Cucumber(Cucumis sativus L. ) is a widely cultivated cash crop in China. In the present study, the three pesticides, clothianidin (CLO), dinotefuran (DFN) and difenoconazole (DFZ) were selected as the representatives. CLO is a neonicotinoid insecticide with excellent systemic and osmotic activity that can be used as a soil, spray and seed treatment, for control of sucking and chewing insects (Jeschke, Nauen, Schindler, & Elbert, 2011). DFN is a systemic neonicotinoid insecticide with translaminar activity, and it can be applied on foliage, soil and nursery boxes by spray, drench, broadcast and pricking-in-hole treatments (Corbel, Duchon, Zaim, & Hougard, 2004). DFZ is a systemic fungicide of sterol demethylation inhibitors with a novel broad-range activity protecting the yield and crop quality by foliar application or seed treatment (Dong et al., 2013). The three pesticides all could be absorbed by plant roots, which can be used for soil treatment, but there are significant differences in water solubility and logKow of the three pesticides. The physical and chemical properties of these three pesticides are shown in Table S1 . We investigated the effects of exogenous SA on the uptake, translocation and accumulation behaviors of these three pesticides in cucumber plants by measuring the concentration of pesticides in various parts of the cucumber plants and calculating the root concentration factor (RCF) and translocation factor (TF) values.

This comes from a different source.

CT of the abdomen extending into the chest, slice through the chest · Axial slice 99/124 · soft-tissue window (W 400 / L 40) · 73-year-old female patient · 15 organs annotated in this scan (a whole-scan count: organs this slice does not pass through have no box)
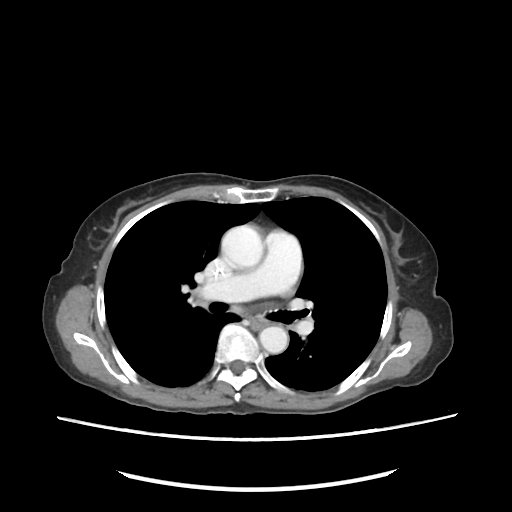 At this level of the chest this dataset labels only the esophagus and the aorta, and each is boxed only where it is labeled; the heart and lungs are never labeled.
{"organs":{"aorta":[[222,227,262,269],[260,326,286,352]]}}

Moreover, the effects of SA on oxidative stress induced by these three pesticides to the cucumber plants were also studied by measuring biomass, photosynthetic pigment content, antioxidants content and antioxidant enzyme activities. This study provides a new perspective to understand the uptake and translocation behaviors of pesticides and pesticide pollution in plants.